Normally shy, Charlotte warmed to Chaiyasate right away, her mother, Sharon Ponce, told the Detroit Free Press.

“He said ‘I can build you a nose.’ And we said ‘What about an ear?’ He said ‘I can build you an ear,’” Charlotte Ponce told the newspaper, adding the changes in her appearance have been “absolutely awesome.”.

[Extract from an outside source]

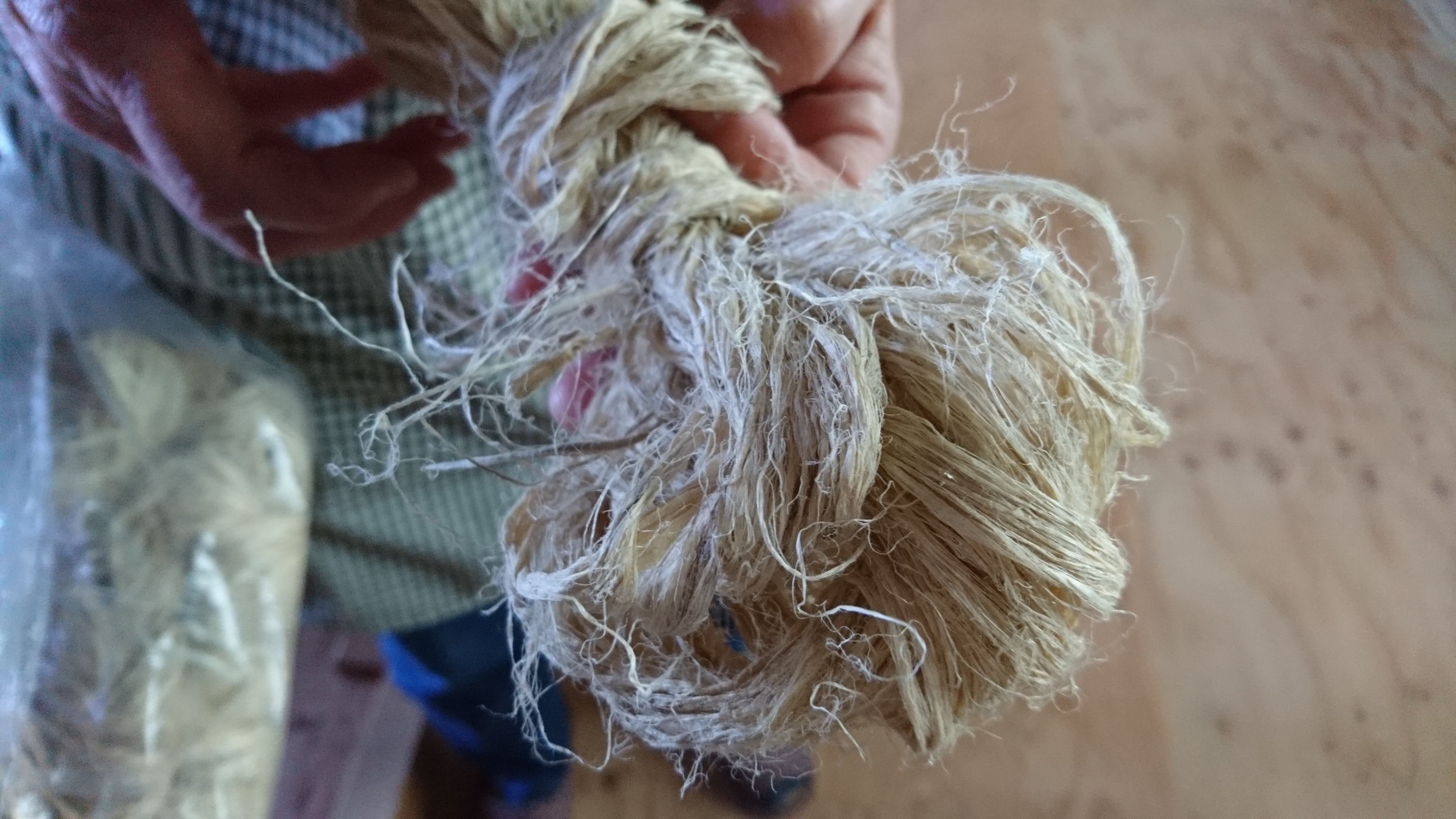 藤織りの原材料である藤蔓の中皮部分のノシイレ工程後、乾燥させたもの。

Thursday’s is the last of a series of major surgeries – Sharon Ponce and her husband, Tim, say they’ve lost track of how many there have been – to rebuild her nose, repair her lip and cheek, and in essence give her a new face to repair the damage.

At least one major procedure awaits – laser treatments and more surgeries to repair scars when she is 16 or so, Chaiyasate told MLive last spring.

The surgery could take up to eight hours and is a cosmetic procedure. She hears through a hole in the side of her head

The skin has molded around the cartilage. “You can definitely see the shape of an ear there,” Sharon Ponce told the Free Press.

The new ear will replace a prosthetic ear attached to Charlotte’s skull in 2009, MLive reports. It was uncomfortable and became infected.

Chaiyasate is confident the surgery, though rare, will work with few complications.

What makes Thursday’s procedure different than other ear reconstructions is that both the skin and the framework of the ear had to be rebuilt because the scar tissue from the raccoon attack is too thick to support an ear on its own, Chaiyasate told the Detroit Free Press.

The surgery involves some plumbing “so the new ear will stay alive,” he said, explaining he will connect vessels to carry oxygen and blood to the new ear. 

"It’s all about the circulation,” he said.

Charlotte will be in the hospital for about a month. She’s looking forward to the day she can wear a “high pony tail,” return to her gymnastic classes and sport new earrings that have been donated by some of Chaiyasate’s other patients after they heard of Charlotte’s story.

She has come a long way since that day in 2002 when, still on a feeding tube, she was released from the hospital and would wake up crying in the night, as if she was reliving the attack, Sharon Ponce told MLive in 2012, before the first surgery.

“She’s my hero,” her mother said at the time. “We just love her – that’s all. Like anybody who has adopted a child, they’re yours.”